Поскольку вся война происходила где-то в далекой Франции, в нереальном мире, из которого до нас доходили лишь сообщения с фронта, как послания из потусторонних сфер, то и ее конец не ощущался мной как реальность. В моем непосредственном, чувственно воспринимаемом окружении не изменилось ровно ничего. Только в фантастическом мире моей игры, которой я жил четыре года, этот конец что-то означал… И, конечно, этот фантастический мир был для меня гораздо более значимым, чем реальный.

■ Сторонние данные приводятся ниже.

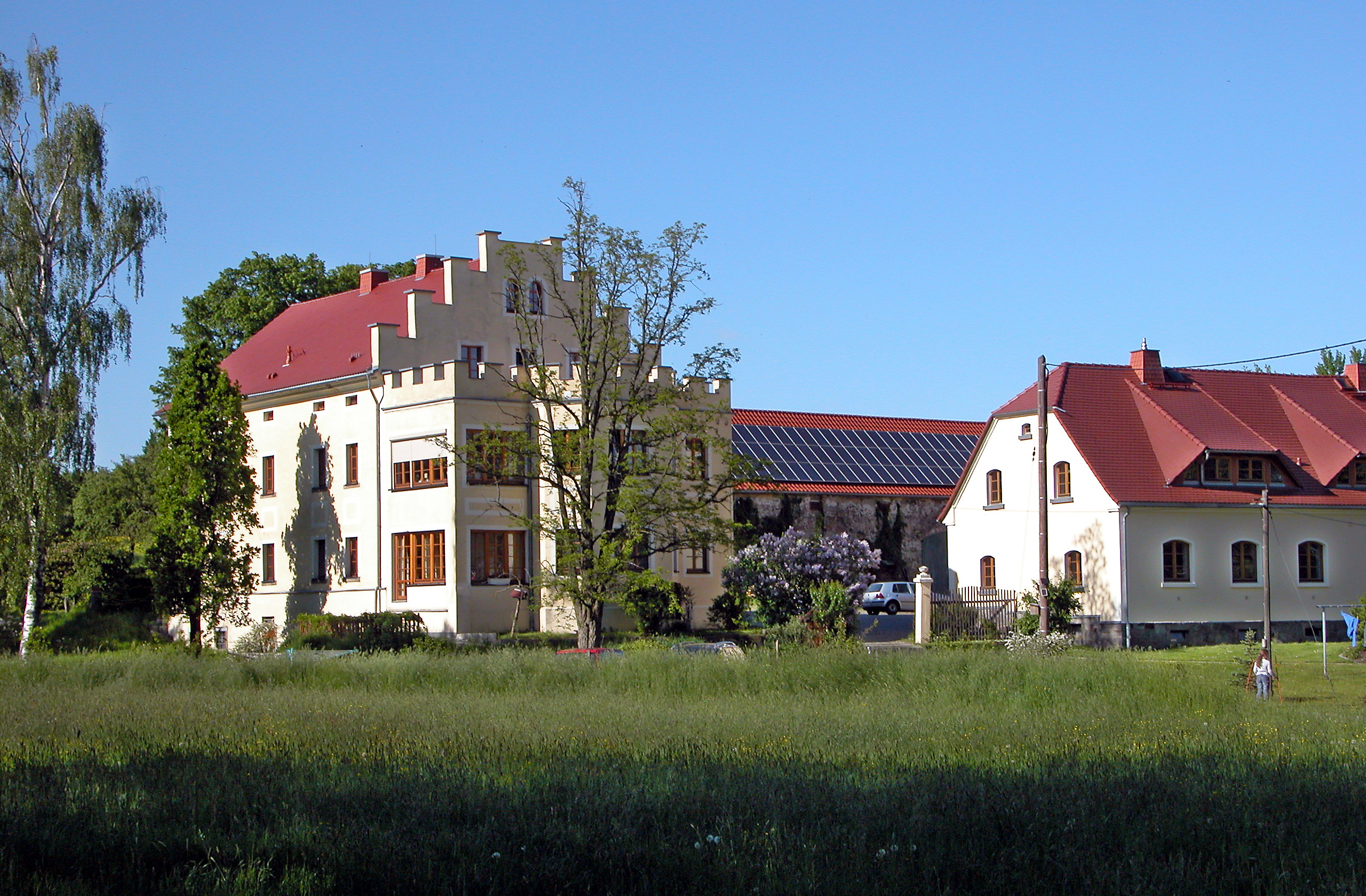 15.05.2015 01906 Oberburkau (zu Burkau): Rittergut Oberburkau, Herrenhaus, Hauptstr. 64. Ansicht von der Straße. (GMP: 51.176364,14.168222)[DSCN5775.JPG]20150515485DR.JPG(c)Blobelt
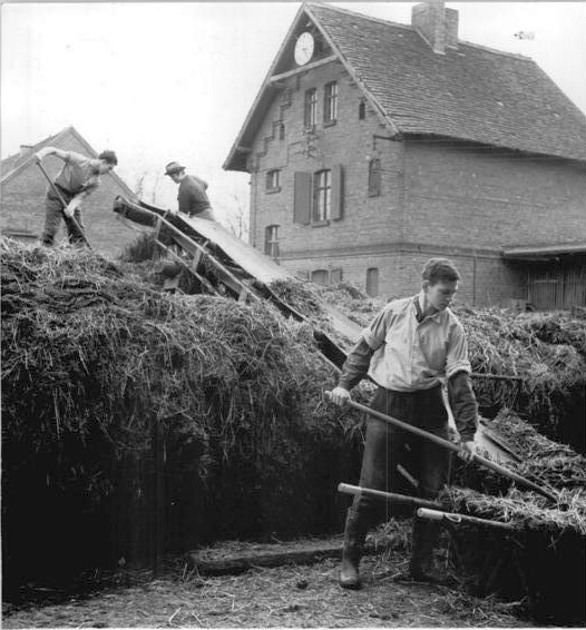 Factual corrections and alternative descriptions are encouraged separately from the original description. Additionally errors can be reported at this page to inform the Bundesarchiv. Original historic description: Lehrlinge beim Bauen eines Misthaufens Zentralbild Schaar Ml-Pr 19.4.1963 Landjugend des Bezirkes Leipzig bereitet VIII. Parlament vor In 63 LPG des Bezirkes Leipzig übernahm bisher die Landjugend die Verantwortung für Objekte in der Viehwirtschaft. Mehr als 400 Kontrollposten der FDJ tragen dazu bei, die Leistungsarbeit in den LPG, VEG und MTS zu verbessern. Nahezu 70 dt Milch mehr als der Plan vorsah erzeugten die Jugendlichen des VEG Koellitzsch im Kreis Torgau im Rinderstall der Abteilung Packisch. Die Lehrlinge dieses größten landwirtschaflichen Ausbildungsbetriebes im Bezirk Leipzig übernahmen im vergangenen Jahr den Stall Packtisch als Jugendobjekt. Gemeinsam mit einem Melkkermeister betreuen sieben Lehrlinge einen Kuh- einen Abkalbe- und einen Kälberstall. Ehemals zählte die Abteilung Packisch zu den Milchschuldnern des VEG. Nachdem die Jugendlichen die Verantwortung für den Stall übertragen bekamen, wurde innerhalb weniger Monate das Defizit ausgeglichen. UBz: Gut gepflegter und gestapelter Mist ist eine Voraussetzung für die Erhöhung der Bodenfruchtbarkeit. 300 DM Prämie erhält die Stallbrigade, die den besten Stapel setzt. Die Jugendbrigade hat alle Aussichtung, diese Prämie zu erhalten.

Девятого и десятого ноября еще вывешивали сообщения с фронта все в том же привычном стиле: "Отбита очередная попытка контрнаступления противника" и "После самоотверженных оборонительных боев наши войска отступили на заранее подготовленные позиции"… Одиннадцатого ноября на черной доске моего полицейского участка, куда я явился в свой урочный час, уже ничего не висело. Доска встретила меня безнадежной пустотой и чернотой, и я с ужасом представил себе, что будет, если мне всю оставшуюся жизнь придется вместо каждодневной подпитки новостями с фронта, которую я привык получать годами, день за днем видеть только пустую черную доску. Меня это не устраивало, и я решил искать дальше. Где-то же можно найти известия о том, что происходит на фронте. Если уж войну закончили (о чем вроде бы все говорят), то надо хотя бы дать финальный свисток или совершить еще что-то, достойное упоминания. Через пару улиц был еще один полицейский участок. Может быть, я узнаю что-нибудь там.
Однако и там ничего не висело. Полиция тоже заразилась революцией, и старого порядка никто больше не соблюдал. Но меня не устраивало и это. Я брел по улицам под мелким, мокрым ноябрьским дождем в поисках хоть каких-нибудь новостей. И попал в район, который мне уже не был знаком.
И вот в одном месте я набрел на кучку людей, стоявших у киоска с газетами. Я потихоньку протиснулся через очередь, поднял глаза и прочел то, что молча и тоскливо читали все. Это был оттиск завтрашнего выпуска газеты, вывешенный на всеобщее обозрение, с аршинным заголовком: "Перемирие заключено". Ниже перечислялись условия перемирия, длинный список. Я прочел и их. И читая, я все больше недоумевал.
С чем сравнить мои тогдашние ощущения? Ощущения одиннадцатилетнего мальчика, у которого раз и навсегда отняли мир его фантазий? Сколько ни думаю с тех пор и ни вспоминаю, не могу найти эквивалент такому потрясению из жизни взрослых. Бывают фантастические катастрофы, но они и случаются обычно только в мире фантазий. Или, допустим, пусть кто-то всю жизнь копил деньги в банке и однажды, запросив сведения о своем счете, вдруг узнал, что вместо накопленных тысяч за ним числится неизмеримый долг, - вот такое у меня было тогда ощущение. Нет, все это было абсолютно нереально.